Belakangan, muncul kasus pemerasan yang dilakukan oleh anggota polisi di Sumatera Utara. Polisi itu diduga memeras sejumlah sekolah terkait dana alokasi khusus (DAK) untuk kegiatan di Sekolah Menengah Kejuruan (SMK) daerah Sumatera Utara. Tak disangka, totalnya mencapai Rp4,7 miliar.
Selain itu, dua anggota polisi melakukan pemerasan tapi tidak dipecat dari institusi Polri dan hanya dijatuhi penempatan khusus serta sanksi demosi di Semarang, Jawa Tengah. Selain kasus pemerasan, ada juga polisi diduga melakukan penganiayaan hingga korban meninggal dunia di Jawa Tengah.
Sebelumnya, aparat kepolisian dipecat karena melakukan pemerasan terhadap warga negara asing (WNA) asal Malaysia saat menonton acara Djakarta Warehouse Project (DWP) di Kemayoran, Jakarta Pusat. Selain itu, ada lagi polisi diduga melakukan pemerasan terhadap anak bos Prodia. Terhadap polisi yang dipecat itu, sampai sekarang belum diproses secara hukum pidana.
Pengamat Kepolisian dari Institute for Security and Strategic Studies (ISESS), Bambang Rukminto mengatakan salah satu problem maraknya kasus pelanggaran hukum oleh kepolisian karena tidak berjalannya reformasi di kepolisian. Menurut dia, tidak berjalannya reformasi di kepolisian karena lemahnya kepemimpinan di pucuk Polri.
“Salah satu problem tidak berjalannya reformasi di kepolisian adalah lemahnya kepemimpinan. Lemahnya leadership ini ditandai dengan ketidakkonsistenan penegakan aturan, baik UU maupun peraturan organisasi,” kata Bambang dikutip pada Minggu, 23 Maret 2025.
Kata dia, kasus-kasus pemerasan oleh aparat kepolisian terjadi terus-menerus karena tidak ada konsistensi dari kepemimpinan di Polri.

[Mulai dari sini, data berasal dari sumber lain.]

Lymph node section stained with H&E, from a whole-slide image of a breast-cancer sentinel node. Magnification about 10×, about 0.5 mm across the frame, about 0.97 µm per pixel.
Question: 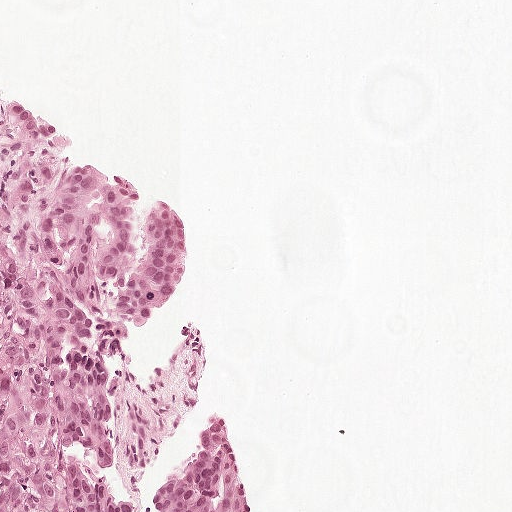
What fraction of the image area is metastatic tumour?

Choices:
 (A) about 50% or more
 (B) about 5% or less
 (C) none: no tumour is outlined
 (D) about 10% to 20%
 (E) about 25% to 45%

Answer: (D) about 10% to 20%
About 20% of the field is tumour.
Boundaries of two metastatic tumour regions, simplified and listed clockwise, largest first: region 1: (0, 82), (53, 138), (168, 200), (185, 231), (182, 283), (103, 362), (137, 511), (0, 511); region 2: (218, 416), (233, 444), (250, 511), (156, 511), (160, 478), (174, 468), (211, 420).

Herannya, lanjut Bambang, prinsip kesamaan di mata hukum seolah tidak berlaku bagi anggota kepolisian yang melakukan pelanggaran hukum atau perbuatan pidana.

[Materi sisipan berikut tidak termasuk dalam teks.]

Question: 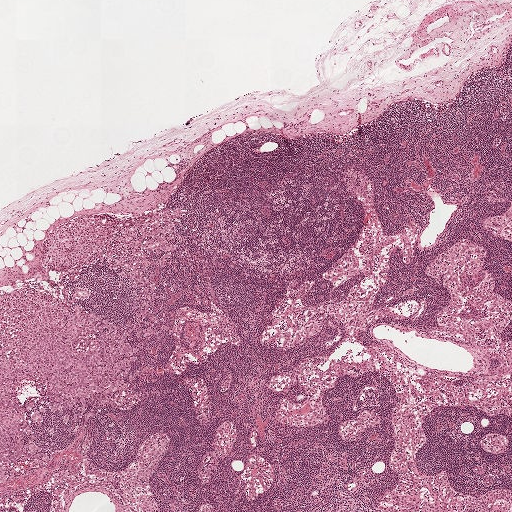
At roughly what magnification is this field shown?

Choices:
 (A) about 2.5×
 (B) about 20×
 (C) about 40×
 (D) about 10×
 (E) about 5×

Answer: (A) about 2.5×
H&E-stained section of a sentinel lymph node (breast cancer), from a whole-slide image, viewed at about 2.5×: the field is about 2.0 mm across, about 3.9 µm per pixel.
Outlines of three tumour regions, largest first (closed clockwise paths, crop pixels): region 1: (78, 287), (88, 289), (78, 303), (129, 328), (126, 342), (137, 348), (125, 388), (92, 395), (88, 418), (72, 434), (70, 411), (64, 424), (64, 414), (49, 410), (31, 379), (19, 381), (17, 397), (33, 443), (48, 460), (0, 483), (0, 293), (22, 288), (63, 299); region 2: (162, 209), (186, 212), (172, 221), (168, 241), (175, 248), (163, 265), (154, 262), (162, 252), (144, 253), (145, 277), (163, 297), (154, 300), (157, 320), (151, 337), (135, 338), (129, 283), (104, 263), (72, 273), (42, 268), (44, 239), (59, 223), (92, 213), (130, 218); region 3: (41, 407), (44, 408), (45, 414), (44, 421), (41, 422), (38, 423), (34, 422), (32, 419), (30, 413), (32, 411).
The annotated tumour makes up about 10% of the crop.

“Prinsip equality before the law seolah tidak berlaku bagi anggota kepolisian. Hal ini ditandai dengan tidak segera ada proses pidana bagi personel pelaku pemerasan dengan berbagai dalih,” jelas dia.
Bambang menganggap tidak diprosesnya anggota polisi yang diduga melakukan pemerasan itu karena Pimpinan Polri tidak tegas. Dengan demikian, Bambang menilai perlu dilakukan evaluasi segera kepada Kapolri Jenderal Listyo Sigit demi terwujudnya reformasi di internal Korps Bhayangkara tersebut.

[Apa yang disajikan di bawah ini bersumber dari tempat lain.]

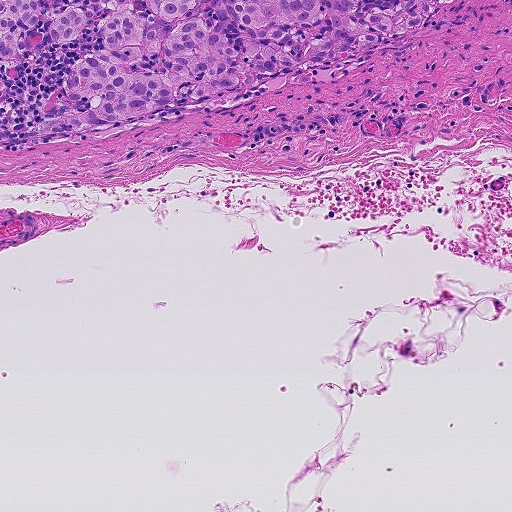
This is a crop of a whole-slide image: an H&E-stained breast-cancer sentinel lymph node section at roughly 10× magnification (about 0.9 µm per pixel; the crop spans about 0.46 mm).
Metastatic tumour outline, simplified to 14 points and listed clockwise in crop pixels (x, y): (0, 0), (444, 0), (421, 26), (385, 47), (248, 96), (166, 110), (127, 126), (106, 126), (62, 84), (70, 65), (106, 47), (100, 20), (85, 40), (5, 62).
One more small tumour piece is annotated here but not outlined.
The annotated tumour makes up about 15% of the crop.
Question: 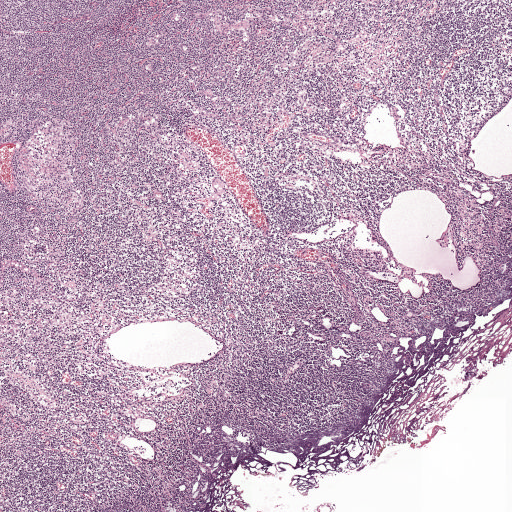
Which magnification is this H&E lymph node field most likely shown at?

Choices:
 (A) about 20×
 (B) about 10×
 (C) about 40×
 (D) about 2.5×
 (E) about 5×

Answer: (D) about 2.5×
Lymph node section stained with H&E, from a whole-slide image of a breast-cancer sentinel node. Magnification about 2.5×, about 2.0 mm across the frame, about 3.9 µm per pixel.

“Itu tidak akan terjadi bila pucuk pimpinan Polri memiliki ketegasan. Jadi sebelum melakukan reformasi total yang lebih kompleks, evaluasi kepemimpinan Kapolri itu harusnya dilakukan lebih dulu,” tegas Bambang.
Menurut dia, Presiden Prabowo di awal pemerintahan harus membangun pondasi yang kuat agar tercipta stabilitas untuk membangun ekonomi negara yang maju dan itu hanya bisa dilakukan dengan tingginya tingkat kepastian hukum. Tanpa ada kepastian kepastian dan penegakan hukum yang adil, akan sulit membangun stabilitas politik maupun sosial secara demokratis.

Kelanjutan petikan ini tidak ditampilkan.